Collection of data files for automated tests

Automated testing for a formatter like Format Express is as straightforward as you'd expect : given a JSON or XML extract, check the formatter returns the expected formatted output. Have as many tests as possible to build a robust application. In this article, I show you how to create a nice collection of tests by putting each test in its own data file.

The issue

A ruby test for the following JSON {"single-quote": "'", "double-quote":"\""} would look like this :


          test "Test JSON with single and double quotes in values" do
            input = '{"single-quote":"\'","double-quote":"\""}'                         # ' must be escaped
            expected = "{\n  \"single-quote\": \"'\",\n  \"double-quote\": \"\\\"\"\n}" # " and \ are escaped
            assert_equal expected, FormatExpressFormatter.new.format(input)
          end

I'm sure it bothers you too ! The input and ouput strings are hard to read and understand.
Let's see how it can be better...

First try: improve Ruby strings

The 2 main issues to tackle are :

Special characters like ', " or \ must be escaped;
Use multi-line strings instead of \n in a single line string

Ruby offers several notations for string literals, let's take advantage of them.

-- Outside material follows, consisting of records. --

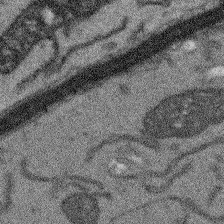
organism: Arabidopsis thaliana
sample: Root tip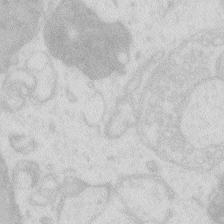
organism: Zebrafish
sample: Macrophage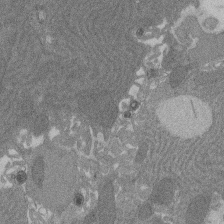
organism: Rat
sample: Salivary granule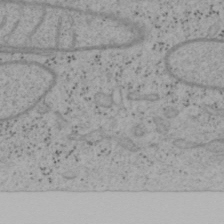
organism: Human
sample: HeLa cells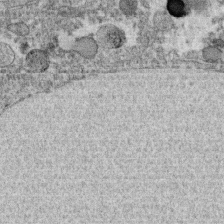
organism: C. elegans
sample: C. elegans oocyte; sperm cells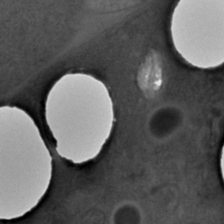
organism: C. elegans
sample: C. elegans embryo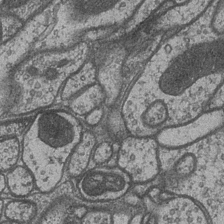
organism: Drosophila
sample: Optic medulla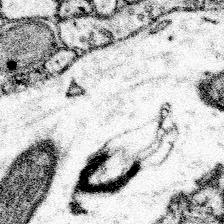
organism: Mouse
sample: Somatosensory cortex neuropil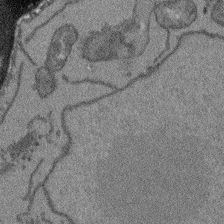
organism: Arabidopsis thaliana
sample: Root tip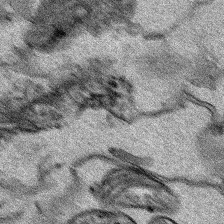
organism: Human
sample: Mitochondria in HCT116 cells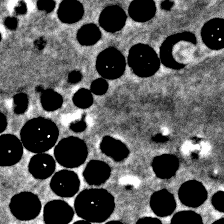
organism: Zebrafish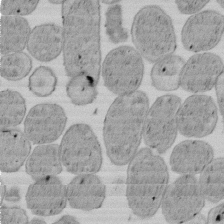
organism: E. coli
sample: Bacterial nucleoid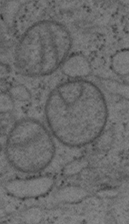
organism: Human
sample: HeLa cells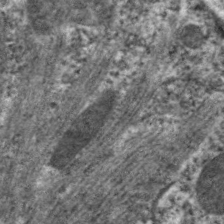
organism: C. elegans
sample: Pharynx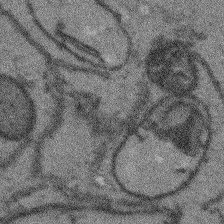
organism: Arabidopsis thaliana
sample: Root tip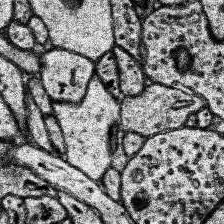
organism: Human
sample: Temporal Lobe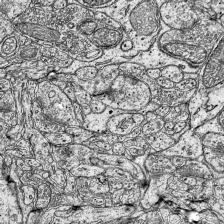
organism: Mouse
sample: Visual Cortex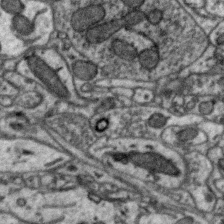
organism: Zebra finch
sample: Brain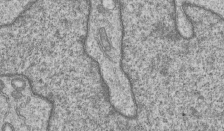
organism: Human
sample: MDA-MB-231 cells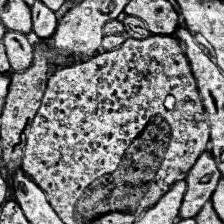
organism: Human
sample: Temporal Lobe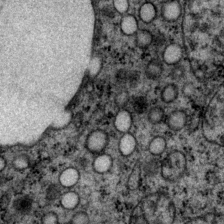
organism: P. pacificus
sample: Pharynx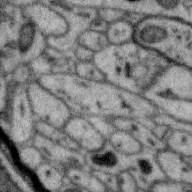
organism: Zebra finch
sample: Brain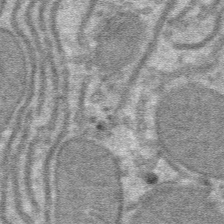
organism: Mouse
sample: Mouse hepatocytes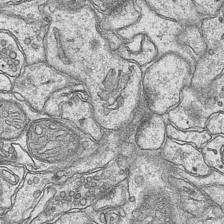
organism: Mouse
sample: CA1 Hippocampus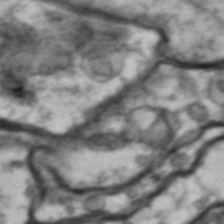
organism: Drosophila
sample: Brain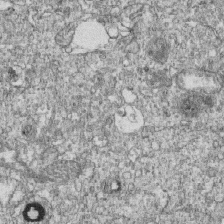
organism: Human
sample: HeLa cell HIV synapse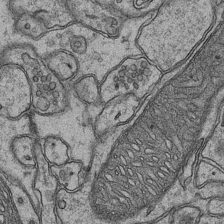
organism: Mouse
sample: CA1 Hippocampus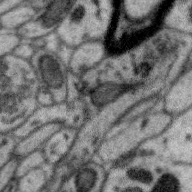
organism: Zebra finch
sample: Brain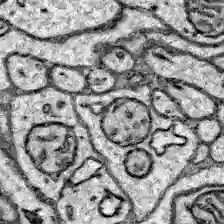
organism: Zebrafish
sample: Brain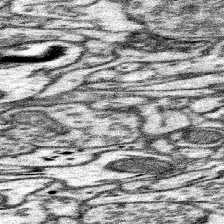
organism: Mouse
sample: Somatosensory cortex neuropil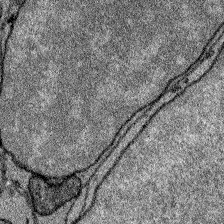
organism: Zebrafish
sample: Larval olfactory bulb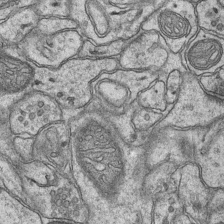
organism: Mouse
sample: CA1 Hippocampus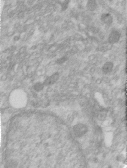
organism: Human
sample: Centriole in RPE cells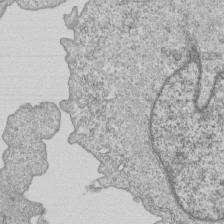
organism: Human
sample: MDA-MB-231 cells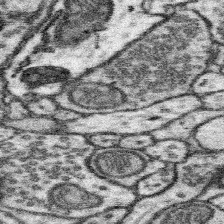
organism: Mouse
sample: Somatosensory cortex neuropil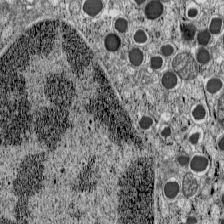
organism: C57BL Mouse
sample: Pancreatic islet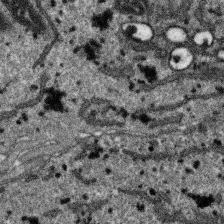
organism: Human
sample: Lung epithelial cells infected with SARS-CoV-2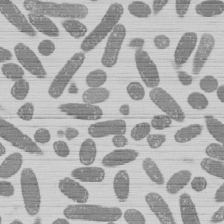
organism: E. coli
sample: Bacterial nucleoid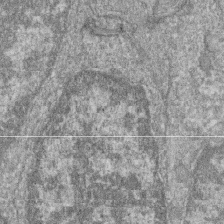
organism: Zebrafish
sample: Cilia; retinal pigment epithelium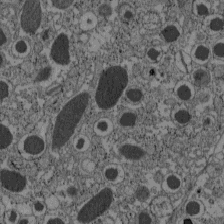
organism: C57BL Mouse
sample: Pancreatic islet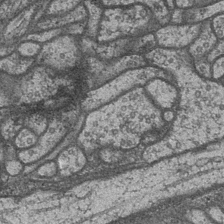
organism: Drosophila
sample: Optic medulla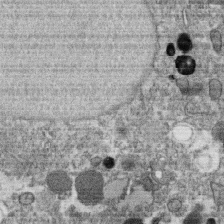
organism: C. elegans
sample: C. elegans oocyte; sperm cells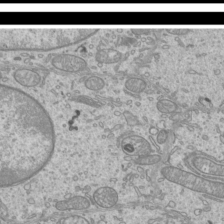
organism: Mouse
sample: Cilia; mouse epididymis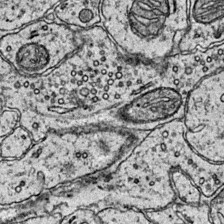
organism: Mouse
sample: Primary visual cortex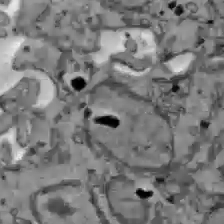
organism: C57BL Mouse
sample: Liver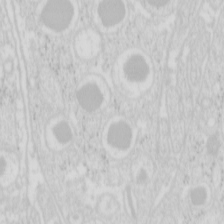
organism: Mouse
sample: Pancreas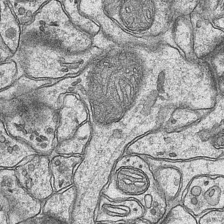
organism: Mouse
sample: CA1 Hippocampus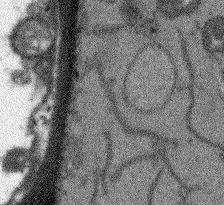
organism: Arabidopsis thaliana
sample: Root tip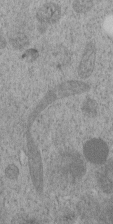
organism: C. elegans
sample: C. elegans embryo early stage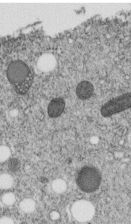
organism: C. elegans
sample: C. elegans embryo early stage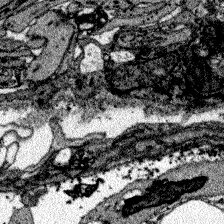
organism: Zebrafish
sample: Larval olfactory bulb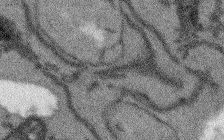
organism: Arabidopsis thaliana
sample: Root tip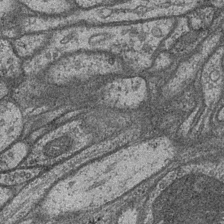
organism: Drosophila
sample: Optic medulla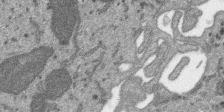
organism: Human
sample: Lung epithelial cells infected with SARS-CoV-2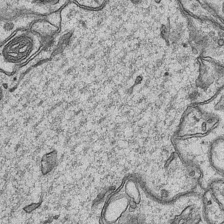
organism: Mouse
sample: CA1 Hippocampus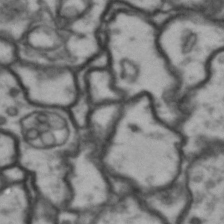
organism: Drosophila
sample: Brain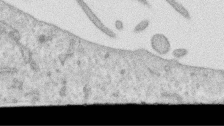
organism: Human
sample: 1205lu cells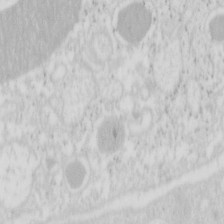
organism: Mouse
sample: Pancreas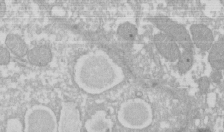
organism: Xenopus
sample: Cilia; centrioles in frog embryo cells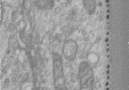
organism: Human
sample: Centriole in RPE cells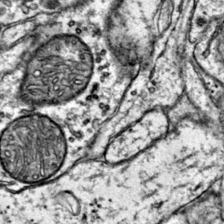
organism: Mouse
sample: Primary visual cortex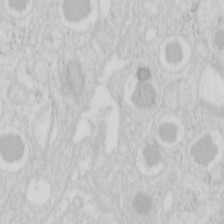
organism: Mouse
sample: Pancreas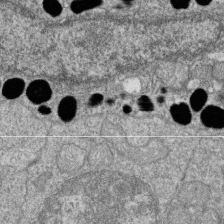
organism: Zebrafish
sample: Cilia; retinal pigment epithelium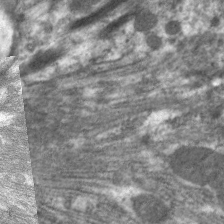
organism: C. elegans
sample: Pharynx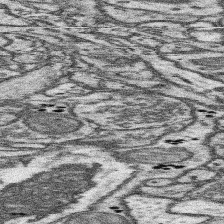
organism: Mouse
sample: Somatosensory cortex neuropil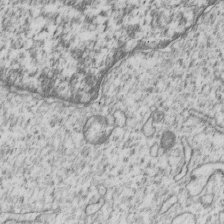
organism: Human
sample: MDA-MB-231 cells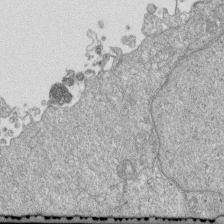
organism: Human
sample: HeLa cell HIV synapse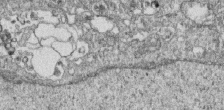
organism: Human
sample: HeLa cell HIV synapse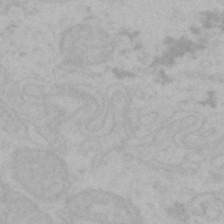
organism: Mouse
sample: Choroid plexus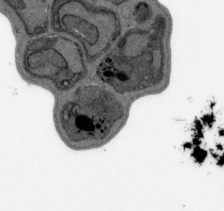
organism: Plasmodium falciparum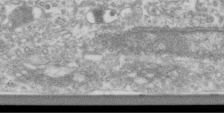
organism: Human
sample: Centriole in RPE cells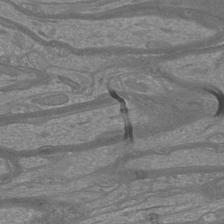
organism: Mouse
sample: Cortical neurons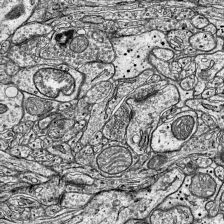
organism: Mouse
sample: Visual Cortex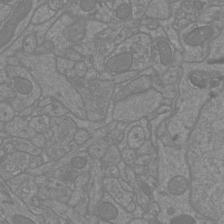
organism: Mouse
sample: Cortical neurons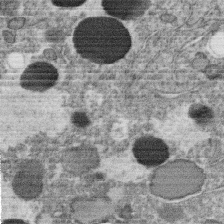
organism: C. elegans
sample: C. elegans oocyte; sperm cells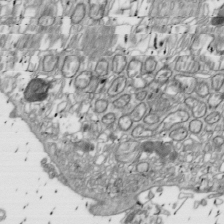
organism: Drosophila
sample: Cell division; meiosis; drosophila spermatocytes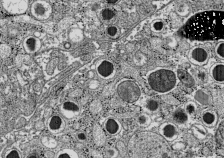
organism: C57BL Mouse
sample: Pancreatic islet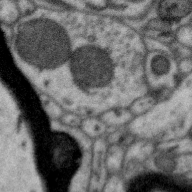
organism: Zebra finch
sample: Brain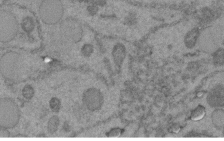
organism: C. elegans
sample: C. elegans embryo early stage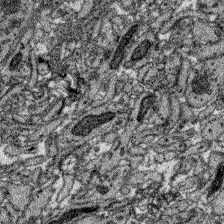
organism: Zebrafish
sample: Larval olfactory bulb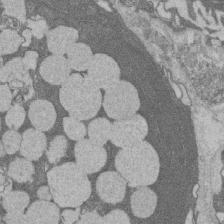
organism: Rat
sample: Salivary granule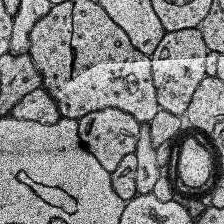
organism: Human
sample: Temporal Lobe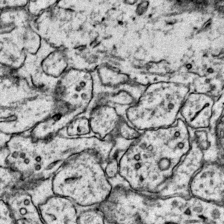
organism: Mouse
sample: Primary visual cortex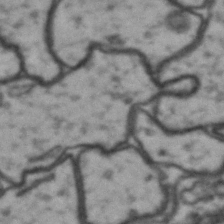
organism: Drosophila
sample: Brain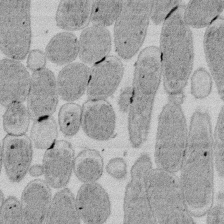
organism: E. coli
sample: Bacterial nucleoid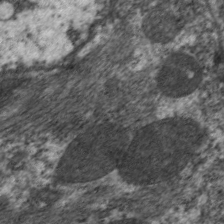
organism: C. elegans
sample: Pharynx

One improvement is to use the %q(...) notation for Ruby strings. With this notation, I can choose another delimiter instead of quotes. This way I don't have to escape quotes. Here an example using | :


          input = %q|{"single-quote":"'","double-quote":"\""}|    # Neither ' nor " have to be escaped

For multi-line string, I use a heredoc << with the following attributes :

single quotes to disable interpolation, so I don't have to escape ', " or \
the "squiggly" heredoc <<~ that keeps a nice indentation
the .chomp to remove the final \n


          expected = <<~'EOS'.chomp
            {
              "single-quote": "'",
              "double-quote": "\""
            }
          EOS

The test now like this


          test "Test JSON with single and double quotes in values" do
            input = %q|{"single-quote":"'","double-quote":"\""}|
            expected = <<~'EOS'.chomp
              {
                "single-quote": "'",
                "double-quote": "\""
              }
            EOS
            assert_equal expected, FormatExpressFormatter.new.format(input)
          end

That's undeniably better, yet it's not as readable as I'd like, and it will be even harder with larger JSON/XML extracts.
That's why I switched to a different direction : put each test in an isolated test data file.

Better solution: using text files as test data

For each test I create a file with the 3 following sections :

a description of the test
the input to give to the formatter
the expected formatted output


          # Test JSON with single and double quotes in values
          ====INPUT====
          {"single-quote":"'","double-quote":"\""}
          ====EXPECTED====
          {
            "single-quote": "'",
            "double-quote": "\""
          }

The file is easy to understand by itself, and there is no special character to escape. I can create as many files that I want, group them into directories, ...

Next step is an automated test to look for all the test data files, read the input and expected output, apply the input to the formatter and check the returned formatted string matches the expected output.

The naive implementation would be a single test which loops on each test data file. That's not good because it would stop on the first error found, and I would not know how many tests are broken (did my last change break only one file ? or 80% of files ? That's 2 totally different situations).
I want every file checked on each test run, so instead I dynamically create a test for each file, using instance_eval


          class TestDataSuiteTest < ActionDispatch::IntegrationTest
           
            # Test data files delimiters
            INPUT_DELIMITER = "====INPUT====\n"
            EXPECTED_DELIMITER = "\n====EXPECTED====\n"
           
            setup do
              @formatter = FormatExpressFormatter.new
            end
           
            # Generate a test for each file in the test_data directory
            Dir['test/test_data/*.testdata.txt'].each do |filename|
              instance_eval do
                test "Should format #{filename}" do
                  execute_test_data(filename)
                end
              end
            end
           
            private
           
            def execute_test_data(filename)
              # Extract input and expected result from the test data file
              text = File.read(filename)
              comment, _, content = text.partition(INPUT_DELIMITER)
              input, _, expected = content.partition(EXPECTED_DELIMITER)
           
              # Test
              assert_equal expected, @formatter.format(input), 
                           "Not the expected result for #{filename} #{comment}; The input was #{input}"
            end
          end

With this, no excuse to not apply TDD : when a new feature is implemented, or someone points out an unexpected formatting, I create a new test data file (or several) with the new case, and work until all tests are green.